We Are Taking a Short Break - Next Dispatch 7th Jan
These lovely little Tamarillo & Golden Syrup Mini Loaves are rich, decadent, and sure to delight.
These lovely little loaves are rich and decadent, and married with the pop of tart tamarillo, they are such a delicious combination.
Eat them warm, with yoghurt or whipped cream, or serve them at afternoon tea.
INGREDIENTS
2 tamarillos, peeled and sliced 1 cm thick
TOPPING
50 grams butter
2 tablespoons golden syrup
LOAF MIX
1 ¾ self raising flour
1 cup caster sugar
125 grams butter melted
2 eggs
¼ cup of milk
¼ cup cocoa
DIRECTIONS
Preheat oven to 180 degrees fan bake and grease 8 mini loaf tins/moulds.
In a pot, melt together your topping ingredients.
Pour equal amounts of the golden syrup mix into your greased loaf mould.
Place one slice of tamarillo in the middle of your loaf tin/mould. Set aside.
Sift flour into a bowl, add sugar & cocoa make a well in the centre. Add melted butter, eggs & milk and whisk until combined and smooth.
Place the loaf mix on top of the tamarillo slices in the loaf tins. I find using two spoons easiest for this. Leave a little space when filling, for them to rise while cooking.
Cook for 25-35 mins until a skewer comes out clean when tested.
Cool in the tins for 10 mins then turn out. Occasionally the tamarillos will stick a little.
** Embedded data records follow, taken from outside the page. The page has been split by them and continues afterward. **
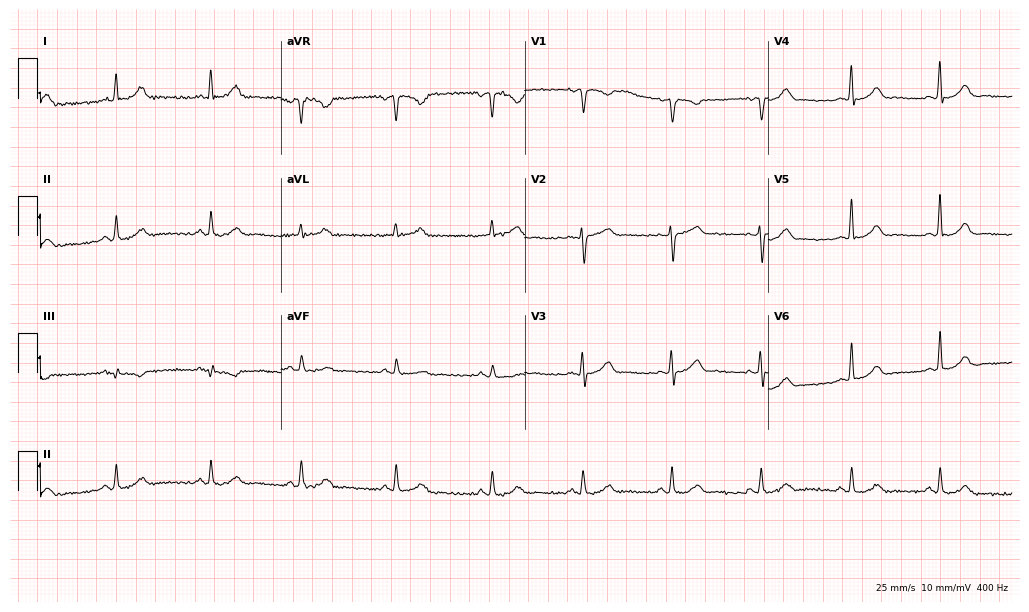
Resting 12-lead electrocardiogram (9.9-second recording at 400 Hz). Patient: a 43-year-old female. None of these six findings is recorded: first-degree AV block, right bundle branch block, left bundle branch block, sinus bradycardia, atrial fibrillation, sinus tachycardia. Findings outside these six are not listed.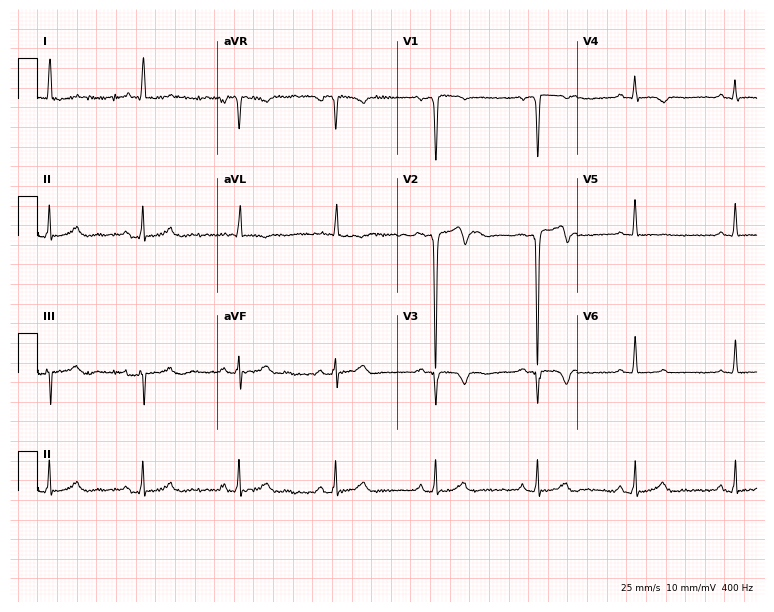
Resting 12-lead electrocardiogram. Patient: a 54-year-old man. None of these six findings is recorded: first-degree AV block, right bundle branch block (RBBB), left bundle branch block (LBBB), sinus bradycardia, atrial fibrillation (AF), sinus tachycardia.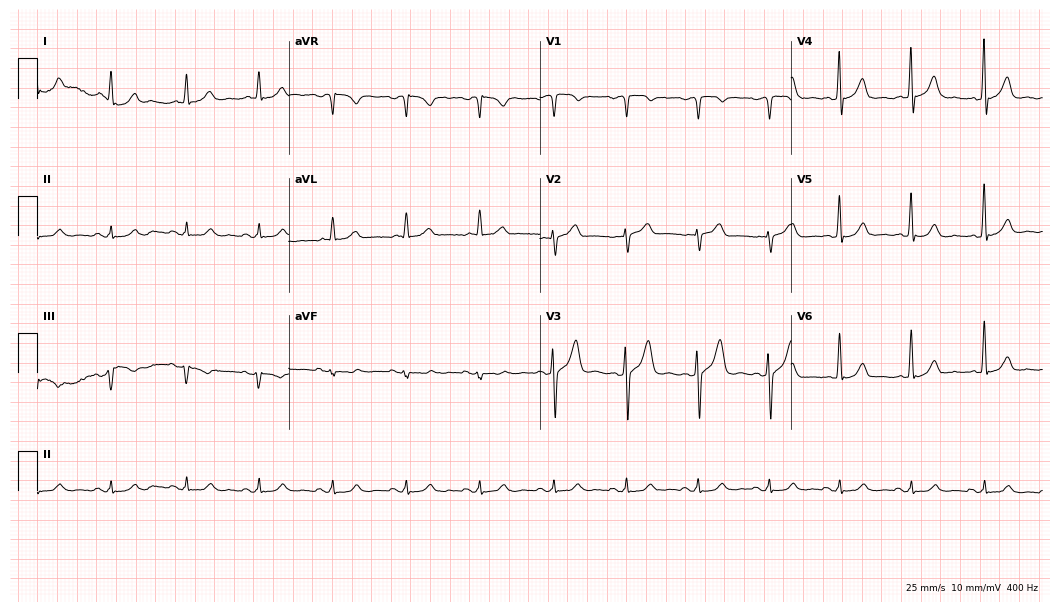
Resting 12-lead electrocardiogram (10.2-second recording at 400 Hz). Patient: a 62-year-old man. Read as a normal ECG.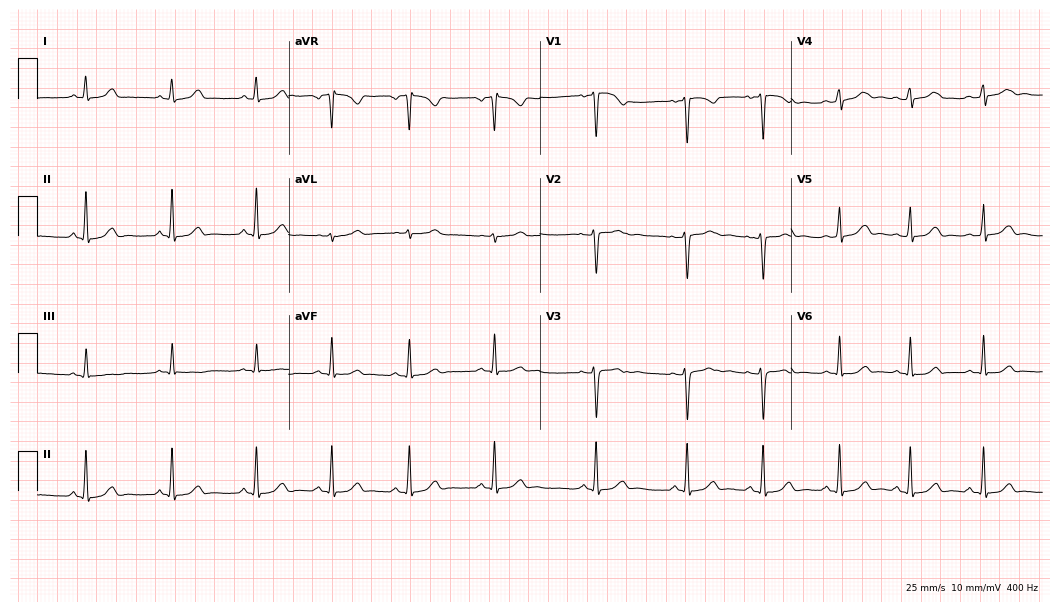
Electrocardiogram, a 19-year-old female patient. Overall reading on record: normal ECG.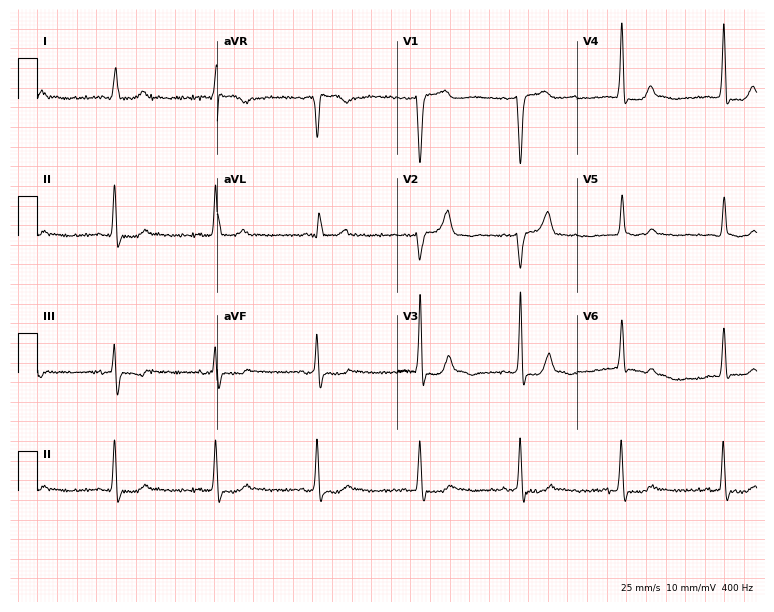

Use a butter knife to help them out if needed.
Serve warm with yoghurt or whipped cream, or once cooled they are lovely for afternoon tea.
Once known as the tree tomato, the Tamarillo is an intense mix of tangy, sweet flesh with a jelly and seed centre (similar to a tomato or feijoa.)
While they originated in South America, the red Tamarillo was cultivated in New Zealand. Just one tamarillo will ensure you get a whopping 89% of your daily vitamin C requirement! Plus around a quarter of your vitamin A and E needs. What a powerhouse!
Tamarillos can be scooped out and eaten raw, delicious with a little brown sugar. They are incredibly versatile and go well in savoury or sweet dishes. This makes them popular to use in chunky chutneys, relishes, and sauces. Or baked with honey and ricotta. Or baked on top of spiced Autumnal cakes. There are so many options!